I would suggest hard-coding the path to your Rscript binary, as Nagios Core does not execute plugins with a particular shell and evaluations of commands can sometimes get lost.

Try su to nagios, run your script, and share the output. That should help identify permissions related concerns, if they exist.

Re: Custom Plugin fails with "Service Check Timed Out"
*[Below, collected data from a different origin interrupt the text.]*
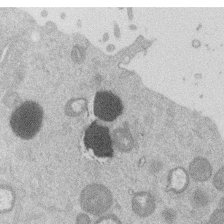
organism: Mouse
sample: Dividing mouse embryo 1 cell stage
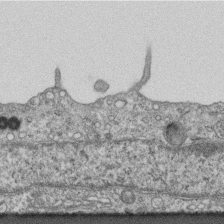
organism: Mouse
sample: Centriole in ependymal cells
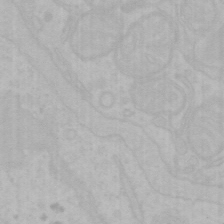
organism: Mouse
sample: Choroid plexus
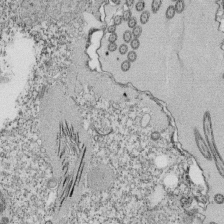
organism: Tetrahymena
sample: Cilia in tetrahymena
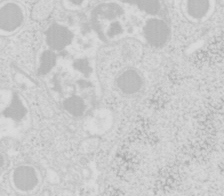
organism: Mouse
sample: Pancreas
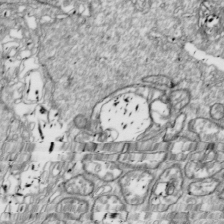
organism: Drosophila
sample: Cell division; meiosis; drosophila spermatocytes
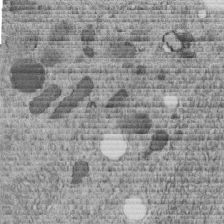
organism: C. elegans
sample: C. elegans embryo early stage
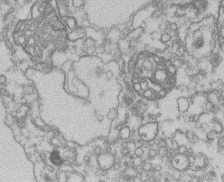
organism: Mouse
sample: T cell stromal cell synapse
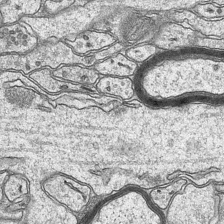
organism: Mouse
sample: CA1 Hippocampus
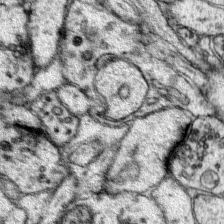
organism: Mouse
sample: Primary visual cortex
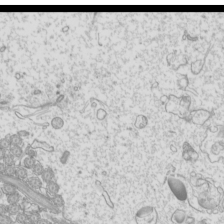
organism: Mouse
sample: Cilia; mouse epididymis
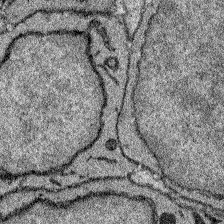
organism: Zebrafish
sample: Larval olfactory bulb
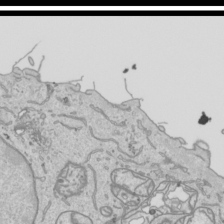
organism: Human
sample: Mitochondria in HCT116 cells
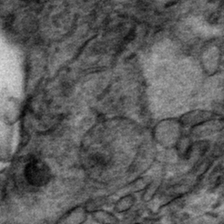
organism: Mouse
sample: Mouse hepatocytes
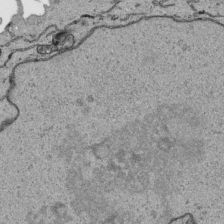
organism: Human
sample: Mitochondria in HCT116 cells
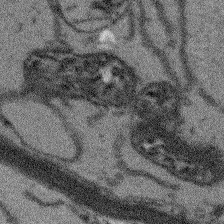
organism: Arabidopsis thaliana
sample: Root tip
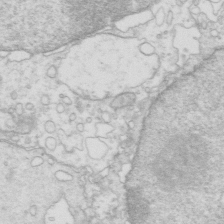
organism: Mouse
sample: Multiciliated cells
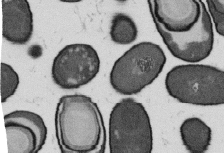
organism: B. subtilis
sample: Bacterial spore
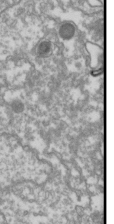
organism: Drosophila
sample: Cell division; meiosis; drosophila spermatocytes
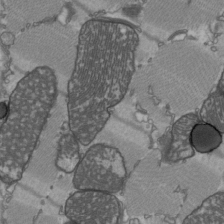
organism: C57BL Mouse
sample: Heart
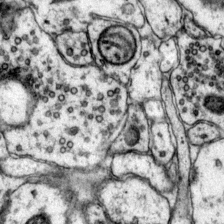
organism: Mouse
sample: Primary visual cortex
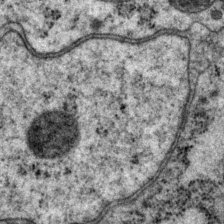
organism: P. pacificus
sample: Pharynx
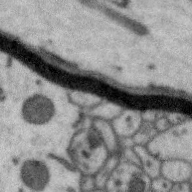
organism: Zebra finch
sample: Brain
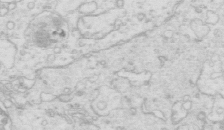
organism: Mouse
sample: Multiciliated cells
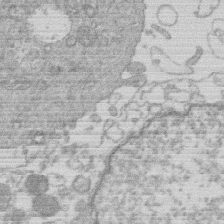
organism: Human
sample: Macrophage cells
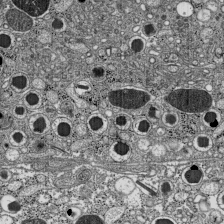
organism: C57BL Mouse
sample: Pancreatic islet
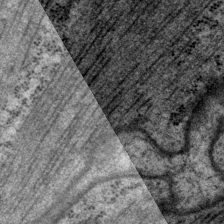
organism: P. pacificus
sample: Pharynx
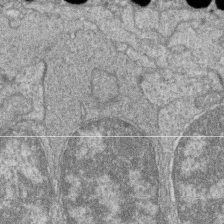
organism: Zebrafish
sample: Cilia; retinal pigment epithelium
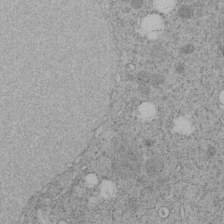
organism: C. elegans
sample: C. elegans embryo early stage
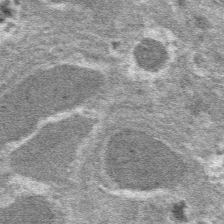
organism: Mouse
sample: Mouse hepatocytes
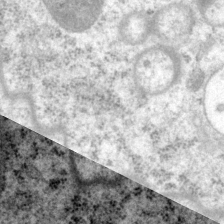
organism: P. pacificus
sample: Pharynx
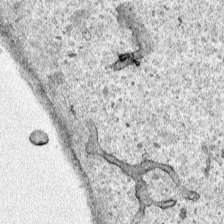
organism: Human
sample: Mitochondria in HCT116 cells
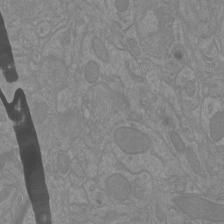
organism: Mouse
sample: Cortical neurons
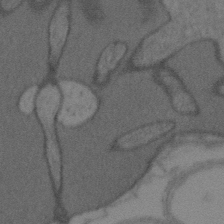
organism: Human
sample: HeLa cells
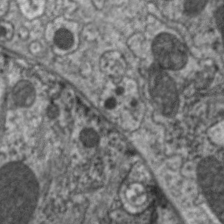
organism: C. elegans
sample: Pharynx
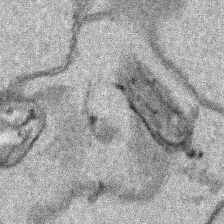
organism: Human
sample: Mitochondria in HCT116 cells
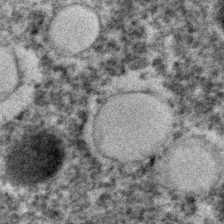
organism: C. elegans
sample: C. elegans embryo
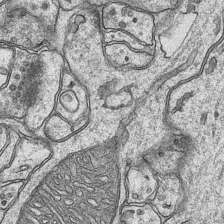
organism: Mouse
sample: CA1 Hippocampus

Posted: Mon Apr 08, 2019 12:19 pm
by amaclay
The nagios user appears to be able to run the plugin from command line.

Code: Select all

nagios@hostname:~$ /usr/lib/nagios/plugins/check_appshot error_tracking
WARNING - "invalid first argument"
nagios@hostname:~$ time /usr/lib/nagios/plugins/check_appshot error_tracking
WARNING - "invalid first argument"

real    0m22.436s
user    0m2.736s
sys     0m0.693s
The R code also behaves as expected when I run the command explicitly in R from the command line as the nagios user.

Re: Custom Plugin fails with "Service Check Timed Out"

Posted: Mon Apr 08, 2019 1:15 pm
by npolovenko
@amaclay, I think I found the issue in this block:
define command{
command_name check_shinycontents
command_line /usr/lib/nagios/plugins/check_appshot $ARGS1$
}
The macro for the argument is called $ARG1$, not $ARGS1$. Please change the command to:
define command{
command_name check_shinycontents
command_line /usr/lib/nagios/plugins/check_appshot $ARG1$
}
Restart the Nagios process and let me know if this fixes the issue.

Re: Custom Plugin fails with "Service Check Timed Out"

Posted: Mon Apr 08, 2019 1:56 pm
by amaclay
Oh wow. That would certainly do it, now it works perfectly. Thank you!

Re: Custom Plugin fails with "Service Check Timed Out"

Posted: Mon Apr 08, 2019 2:34 pm
by npolovenko
@amaclay, No problem! ;) I'll close this thread as resolved but feel free to open a new one if anything else comes up.